(A)   Solution 1                                                Solution 2

struct student                      typedef struct

{                                   {

   char ssn[10];                       char ssn[10];

   char names[3][21];                  char names[3][21];

   float gpa;                          float gpa;

};                                  } STUDENT;


Solution 1 defines a structure called student, solution 2 defines a new data type called STUDENT, which is a structure.

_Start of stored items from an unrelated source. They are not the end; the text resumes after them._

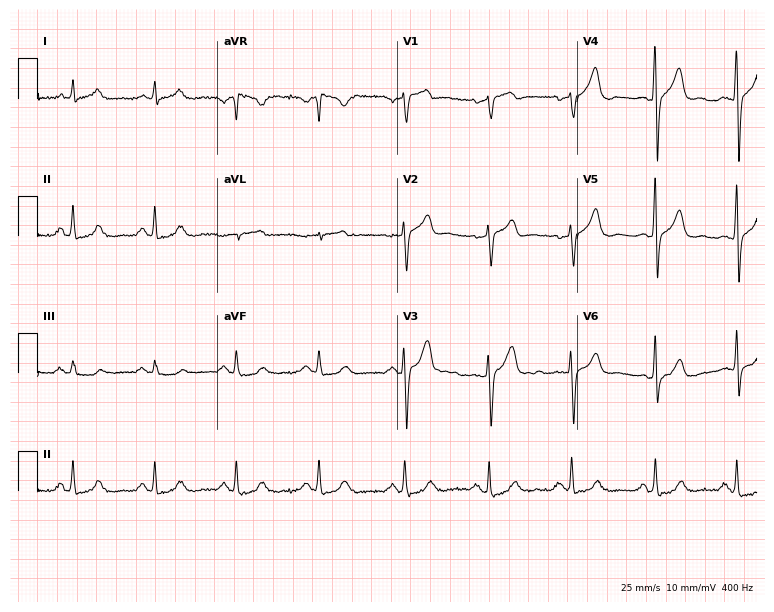
Resting 12-lead electrocardiogram (7.3-second recording at 400 Hz). Patient: a 51-year-old male. None of these six findings is recorded: first-degree AV block, right bundle branch block, left bundle branch block, sinus bradycardia, atrial fibrillation, sinus tachycardia. Only these six findings were labelled.
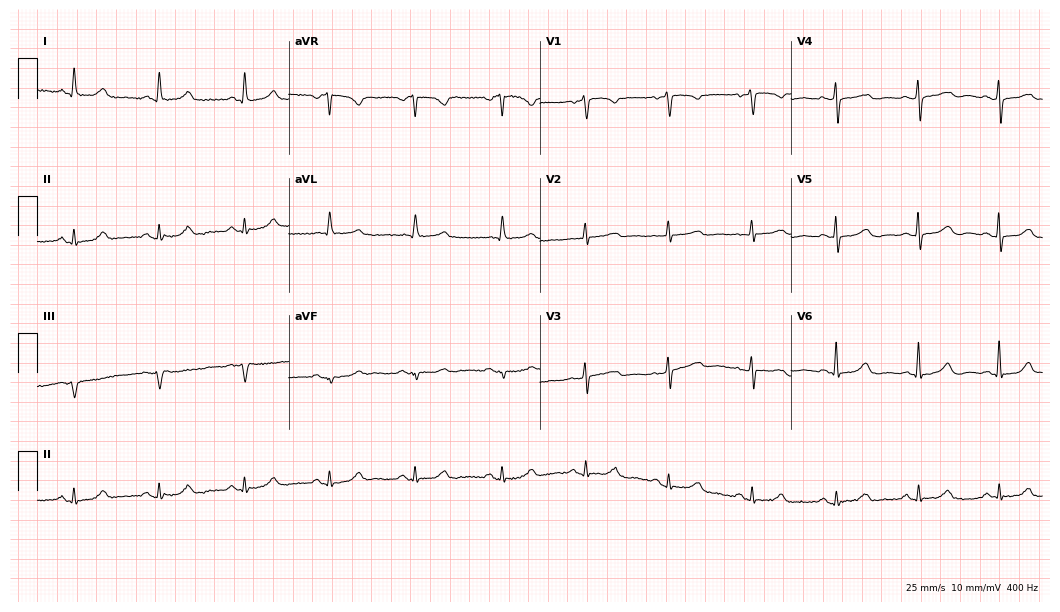
12-lead ECG (10.2-second recording at 400 Hz) from a 71-year-old female. Labelled as a normal ECG.
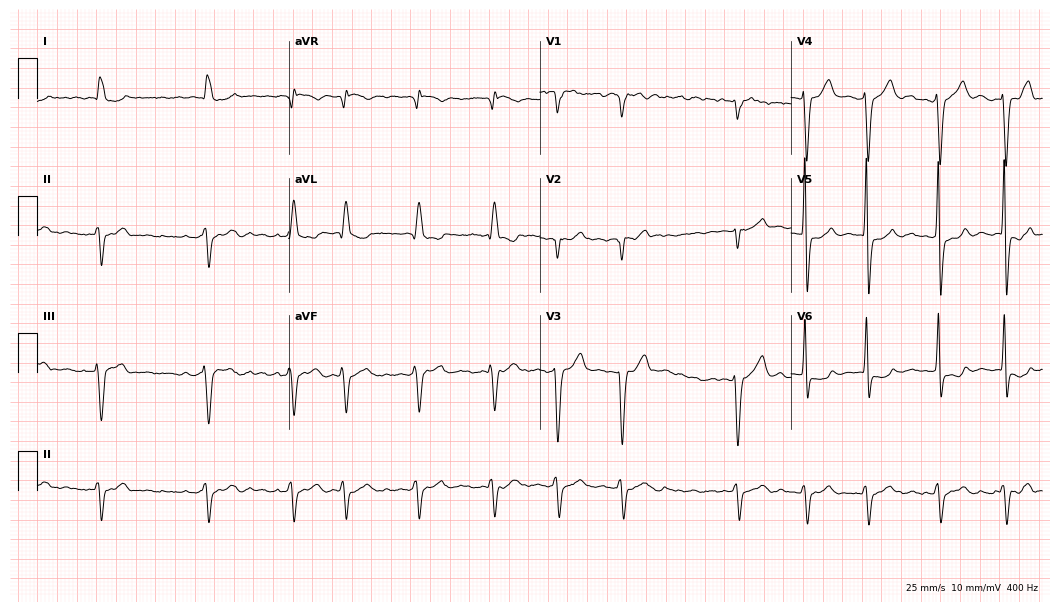
ECG — a male patient, 85 years old. Findings include atrial fibrillation.
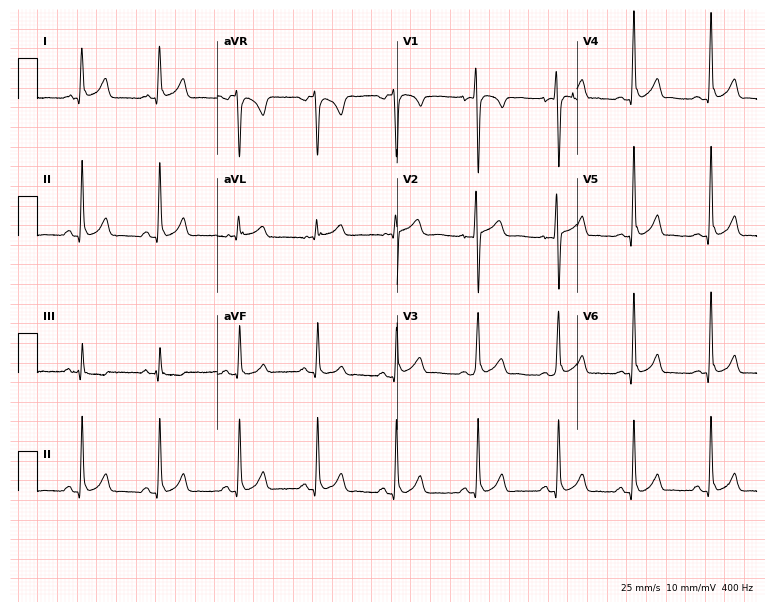
Electrocardiogram, a male patient, 21 years old. Of the six screened findings (first-degree AV block, right bundle branch block (RBBB), left bundle branch block (LBBB), sinus bradycardia, atrial fibrillation (AF), sinus tachycardia), none is recorded. Findings outside these six are not listed.
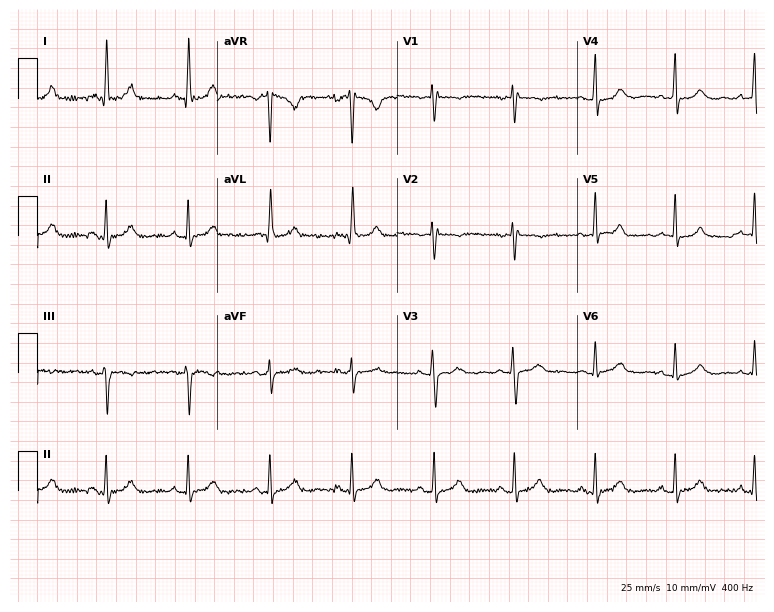
Electrocardiogram, a 51-year-old woman. Of the six screened findings (first-degree AV block, right bundle branch block (RBBB), left bundle branch block (LBBB), sinus bradycardia, atrial fibrillation (AF), sinus tachycardia), none is recorded. Findings outside these six are not listed.
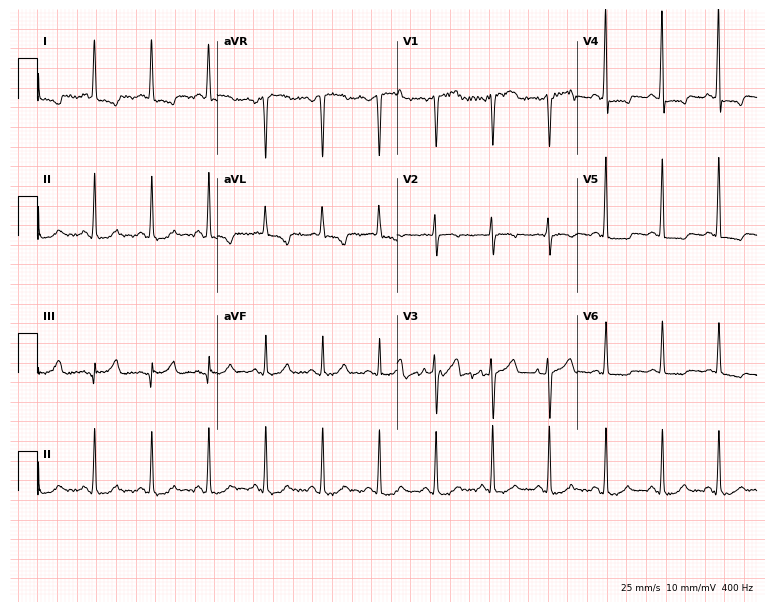
Standard 12-lead ECG recorded from a 70-year-old female patient. None of these six findings is recorded: first-degree AV block, right bundle branch block, left bundle branch block, sinus bradycardia, atrial fibrillation, sinus tachycardia. Only these six findings were labelled.
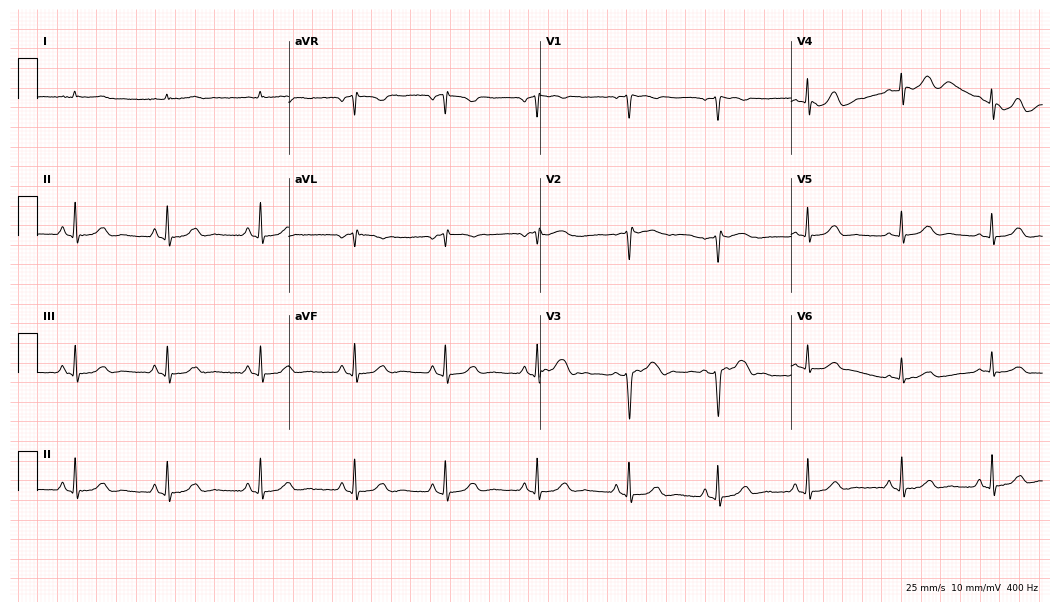
ECG (10.2-second recording at 400 Hz) — a woman, 55 years old. Labelled as a normal ECG.
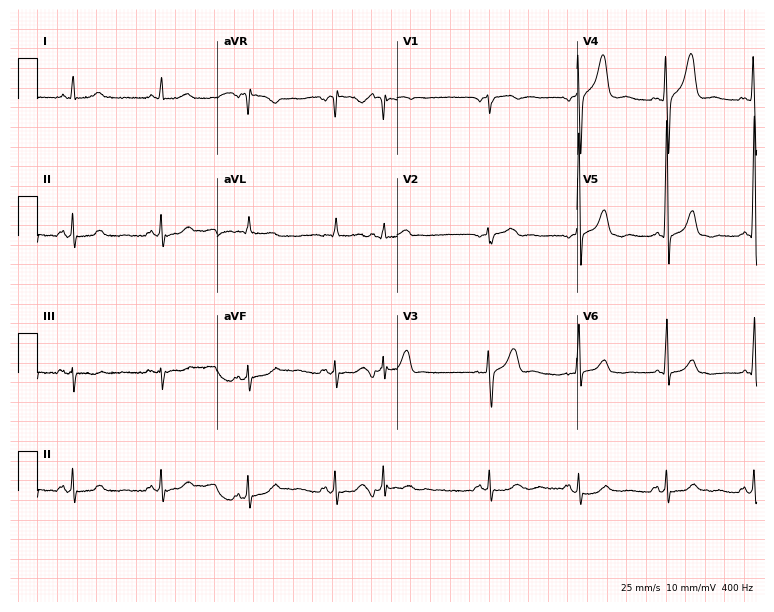
Resting 12-lead electrocardiogram. Patient: a male, 72 years old. Read as a normal ECG.
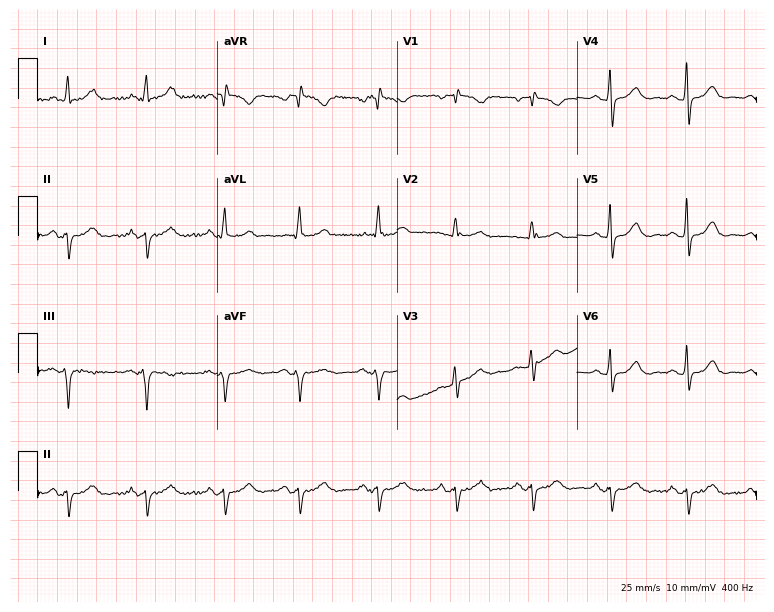
Standard 12-lead ECG recorded from a 73-year-old female. None of these six findings is recorded: first-degree AV block, right bundle branch block (RBBB), left bundle branch block (LBBB), sinus bradycardia, atrial fibrillation (AF), sinus tachycardia. Only these six findings were labelled.

Note that ssn needs to be 10 characters:  9 chars of the social security number plus one null termination character.  Likewise, each name is 20 characters plus the null termination character


(B)  Using structure of solution 1            Using structure of solution 2

struct student studentA;           STUDENT studentA;




strcpy (studentA.ssn, “123456789”);

strcpy (studentA.names[0], “Ima”);

strcpy (studentA.names[1], “College”);

strcpy (studentA.names[2], “Student”);

studentA.gpa = 3.85;


We need to call strcpy to add the strings, we cannot use the assignment (=) operator.

For gpa we can use the assignment operator.




pStudent = &studentA;




printf (“%s\n”, pStudent->names[2]);


printf (“%s\n”, (*pStudent).names[2]);


When accessing a structure with a pointer, we can use the arrow operator.  Alternatively, we can dereference the pointer to get the structure, and then use the member of (.) operator.  If using the second method, we need to make sure the dereferencing happens first, so we need to use the parentheses.